#### Task objective
Restate the listing word for word; omit the images.

#### Entries supplied
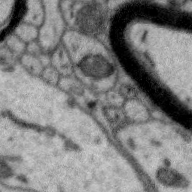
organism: Zebra finch
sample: Brain
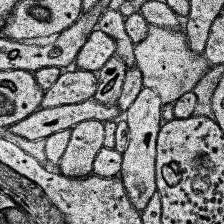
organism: Human
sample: Temporal Lobe
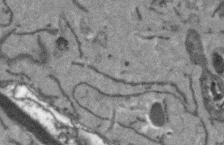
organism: Arabidopsis thaliana
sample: Root tip
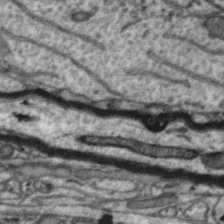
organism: Zebra finch
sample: Brain
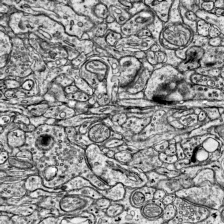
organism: Mouse
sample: Visual Cortex
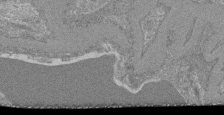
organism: Mouse
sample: Glomerulus
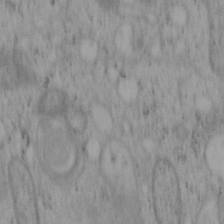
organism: Mouse
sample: OT-I killer T cells with ID8 ovarian cancer cells
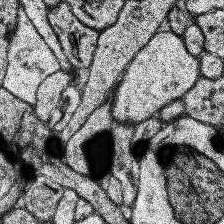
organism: Human
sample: Temporal Lobe
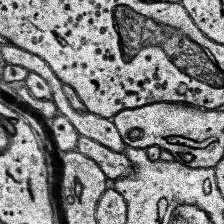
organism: Human
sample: Temporal Lobe
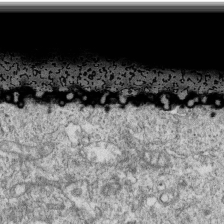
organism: Human
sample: HeLa cell HIV synapse
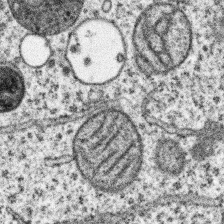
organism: Human
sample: HeLa cells
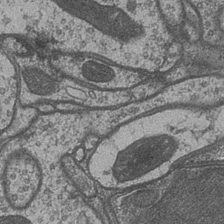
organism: Drosophila
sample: Optic medulla
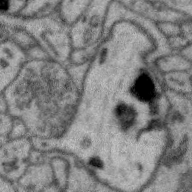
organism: Zebra finch
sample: Brain
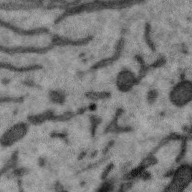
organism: Zebra finch
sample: Brain
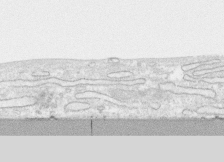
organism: Human
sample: CRL-1474
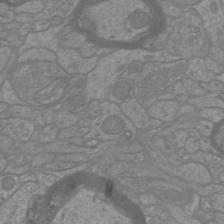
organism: Mouse
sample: Cortical neurons
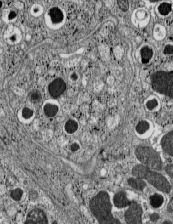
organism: C57BL Mouse
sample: Pancreatic islet
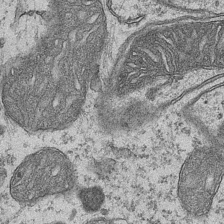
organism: Mouse
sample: CA1 Hippocampus
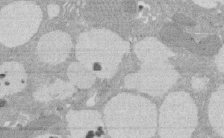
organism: Rat
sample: Salivary granule
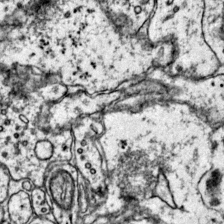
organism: Mouse
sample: Primary visual cortex
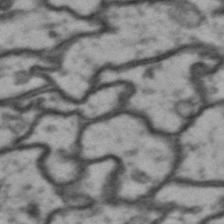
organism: Drosophila
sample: Brain
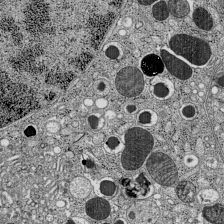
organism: C57BL Mouse
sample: Pancreatic islet
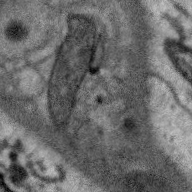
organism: Zebra finch
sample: Brain
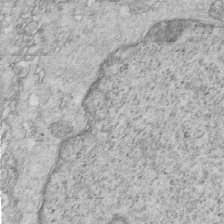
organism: Mouse
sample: Multiciliated cells
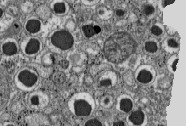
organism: C57BL Mouse
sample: Pancreatic islet
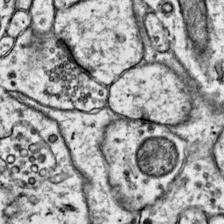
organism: Mouse
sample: Primary visual cortex
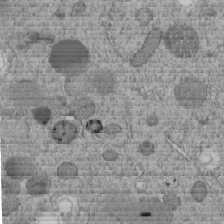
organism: C. elegans
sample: C. elegans embryo early stage
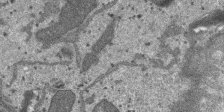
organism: Human
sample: Lung epithelial cells infected with SARS-CoV-2

#### Answer section
organism: Zebra finch
sample: Brain
organism: Human
sample: Temporal Lobe
organism: Arabidopsis thaliana
sample: Root tip
organism: Zebra finch
sample: Brain
organism: Mouse
sample: Visual Cortex
organism: Mouse
sample: Glomerulus
organism: Mouse
sample: OT-I killer T cells with ID8 ovarian cancer cells
organism: Human
sample: Temporal Lobe
organism: Human
sample: Temporal Lobe
organism: Human
sample: HeLa cell HIV synapse
organism: Human
sample: HeLa cells
organism: Drosophila
sample: Optic medulla
organism: Zebra finch
sample: Brain
organism: Zebra finch
sample: Brain
organism: Human
sample: CRL-1474
organism: Mouse
sample: Cortical neurons
organism: C57BL Mouse
sample: Pancreatic islet
organism: Mouse
sample: CA1 Hippocampus
organism: Rat
sample: Salivary granule
organism: Mouse
sample: Primary visual cortex
organism: Drosophila
sample: Brain
organism: C57BL Mouse
sample: Pancreatic islet
organism: Zebra finch
sample: Brain
organism: Mouse
sample: Multiciliated cells
organism: C57BL Mouse
sample: Pancreatic islet
organism: Mouse
sample: Primary visual cortex
organism: C. elegans
sample: C. elegans embryo early stage
organism: Human
sample: Lung epithelial cells infected with SARS-CoV-2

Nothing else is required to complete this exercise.